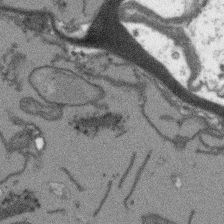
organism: Arabidopsis thaliana
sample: Root tip
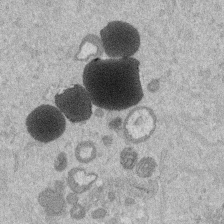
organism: Mouse
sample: Dividing mouse embryo 1 cell stage
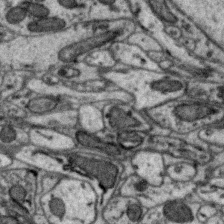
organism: Zebra finch
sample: Brain
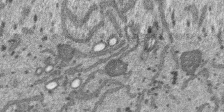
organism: Human
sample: Lung epithelial cells infected with SARS-CoV-2
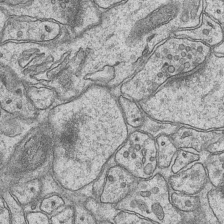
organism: Mouse
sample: CA1 Hippocampus
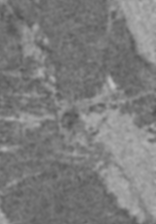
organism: C57BL Mouse
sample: Heart
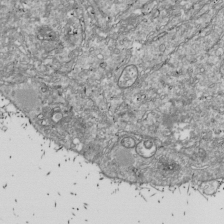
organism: Drosophila
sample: Cell division; meiosis; drosophila spermatocytes
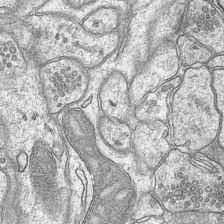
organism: Mouse
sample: CA1 Hippocampus
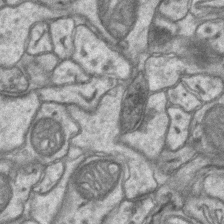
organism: Mouse
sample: CA1 Hippocampus
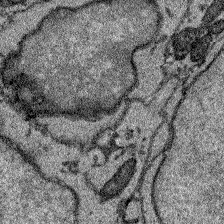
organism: Zebrafish
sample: Larval olfactory bulb
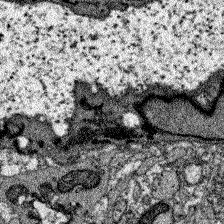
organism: Zebrafish
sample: Larval olfactory bulb
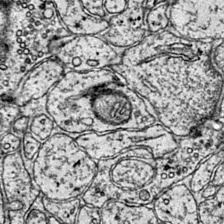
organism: Mouse
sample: Primary visual cortex
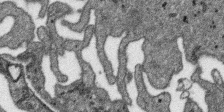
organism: Human
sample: Lung epithelial cells infected with SARS-CoV-2
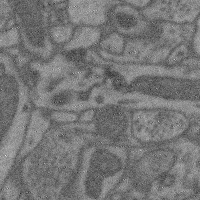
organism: Mouse
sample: Cerebral cortex
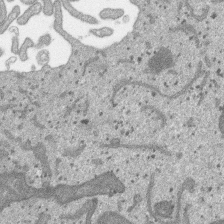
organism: Human
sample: Lung epithelial cells infected with SARS-CoV-2
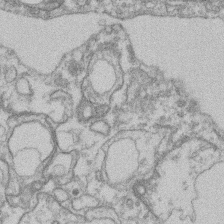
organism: Mouse
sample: T cell stromal cell synapse
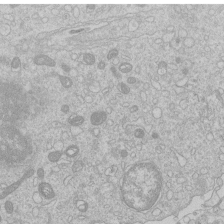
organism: Human
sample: Macrophage cells
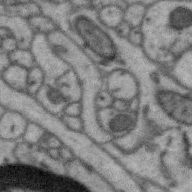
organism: Zebra finch
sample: Brain
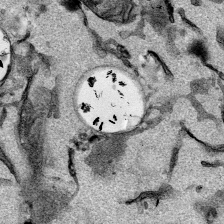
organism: Mouse
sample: Cancer cell death in ED-1 cells
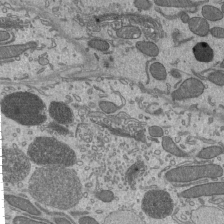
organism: Mouse
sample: Mouse epididymis efferent ductule cilia
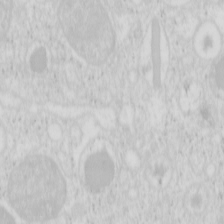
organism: Mouse
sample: Pancreas
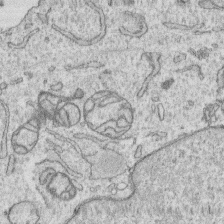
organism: Human
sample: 1205lu cells
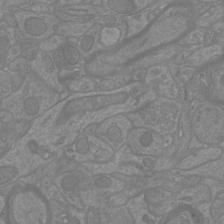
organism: Mouse
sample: Cortical neurons
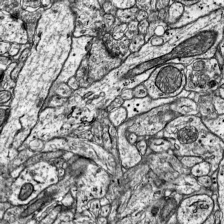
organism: Mouse
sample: Visual Cortex
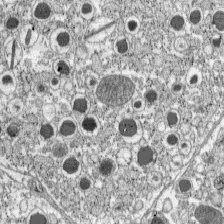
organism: C57BL Mouse
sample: Pancreatic islet
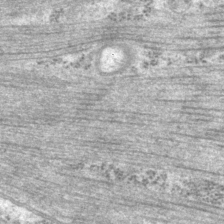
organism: P. pacificus
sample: Pharynx
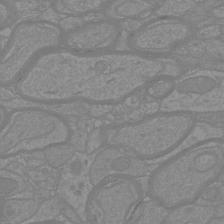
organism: Mouse
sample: Cortical neurons
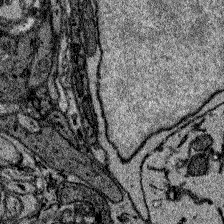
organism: Zebrafish
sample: Larval olfactory bulb
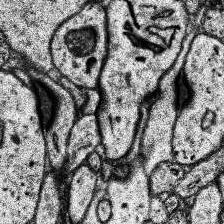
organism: Human
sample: Temporal Lobe
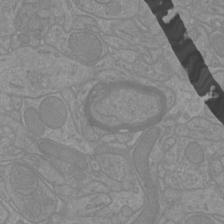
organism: Mouse
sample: Cortical neurons
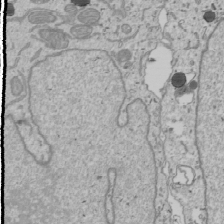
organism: Human
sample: Mitochondria in U2OS cells
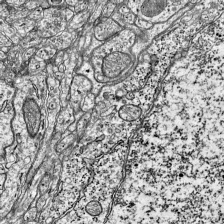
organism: Mouse
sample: Visual Cortex
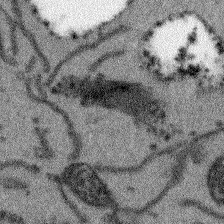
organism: Arabidopsis thaliana
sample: Root tip
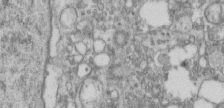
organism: Human
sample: Centriole in RPE cells
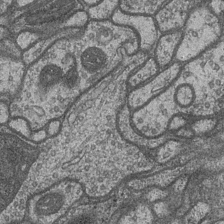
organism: Drosophila
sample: Optic medulla
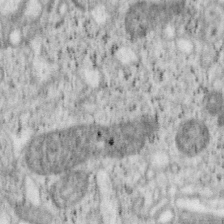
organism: Mouse
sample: OT-I killer T cells with ID8 ovarian cancer cells
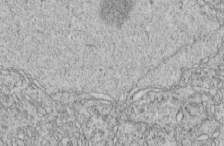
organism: C. elegans
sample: C. elegans embryo early stage
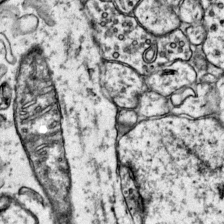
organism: Mouse
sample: Primary visual cortex
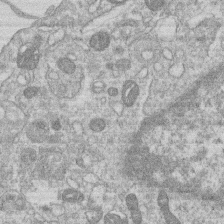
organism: Human
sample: Macrophage cells
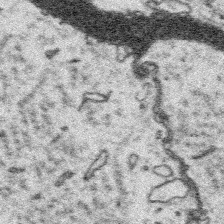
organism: Platynereis dumerilii
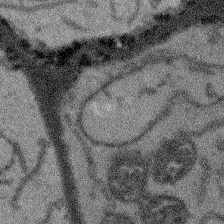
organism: Arabidopsis thaliana
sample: Root tip
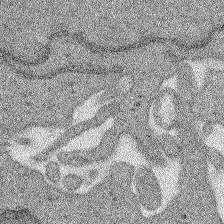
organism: Human
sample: HeLa cells
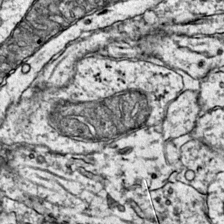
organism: Mouse
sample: Primary visual cortex
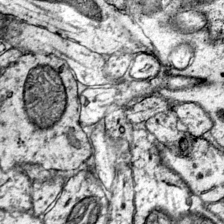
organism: Mouse
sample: Primary visual cortex
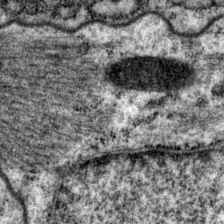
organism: P. pacificus
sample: Pharynx
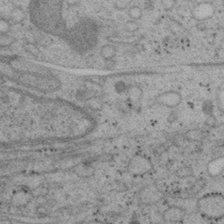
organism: Human
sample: HeLa cells
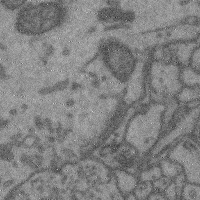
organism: Mouse
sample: Cerebral cortex
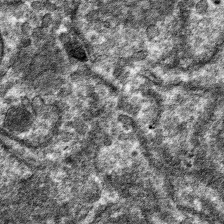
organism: Mouse
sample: Mouse hepatocytes
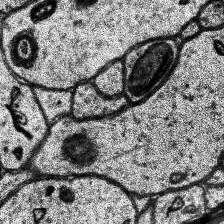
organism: Human
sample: Temporal Lobe
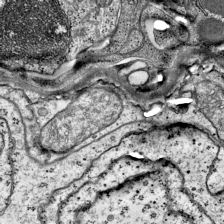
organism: Mouse
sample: Visual Cortex

━━━━

Work item — The pictures should be dropped, and every line above should be set down again exactly.

Exercise response —
organism: Arabidopsis thaliana
sample: Root tip
organism: Mouse
sample: Dividing mouse embryo 1 cell stage
organism: Zebra finch
sample: Brain
organism: Human
sample: Lung epithelial cells infected with SARS-CoV-2
organism: Mouse
sample: CA1 Hippocampus
organism: C57BL Mouse
sample: Heart
organism: Drosophila
sample: Cell division; meiosis; drosophila spermatocytes
organism: Mouse
sample: CA1 Hippocampus
organism: Mouse
sample: CA1 Hippocampus
organism: Zebrafish
sample: Larval olfactory bulb
organism: Zebrafish
sample: Larval olfactory bulb
organism: Mouse
sample: Primary visual cortex
organism: Human
sample: Lung epithelial cells infected with SARS-CoV-2
organism: Mouse
sample: Cerebral cortex
organism: Human
sample: Lung epithelial cells infected with SARS-CoV-2
organism: Mouse
sample: T cell stromal cell synapse
organism: Human
sample: Macrophage cells
organism: Zebra finch
sample: Brain
organism: Mouse
sample: Cancer cell death in ED-1 cells
organism: Mouse
sample: Mouse epididymis efferent ductule cilia
organism: Mouse
sample: Pancreas
organism: Human
sample: 1205lu cells
organism: Mouse
sample: Cortical neurons
organism: Mouse
sample: Visual Cortex
organism: C57BL Mouse
sample: Pancreatic islet
organism: P. pacificus
sample: Pharynx
organism: Mouse
sample: Cortical neurons
organism: Zebrafish
sample: Larval olfactory bulb
organism: Human
sample: Temporal Lobe
organism: Mouse
sample: Cortical neurons
organism: Human
sample: Mitochondria in U2OS cells
organism: Mouse
sample: Visual Cortex
organism: Arabidopsis thaliana
sample: Root tip
organism: Human
sample: Centriole in RPE cells
organism: Drosophila
sample: Optic medulla
organism: Mouse
sample: OT-I killer T cells with ID8 ovarian cancer cells
organism: C. elegans
sample: C. elegans embryo early stage
organism: Mouse
sample: Primary visual cortex
organism: Human
sample: Macrophage cells
organism: Platynereis dumerilii
organism: Arabidopsis thaliana
sample: Root tip
organism: Human
sample: HeLa cells
organism: Mouse
sample: Primary visual cortex
organism: Mouse
sample: Primary visual cortex
organism: P. pacificus
sample: Pharynx
organism: Human
sample: HeLa cells
organism: Mouse
sample: Cerebral cortex
organism: Mouse
sample: Mouse hepatocytes
organism: Human
sample: Temporal Lobe
organism: Mouse
sample: Visual Cortex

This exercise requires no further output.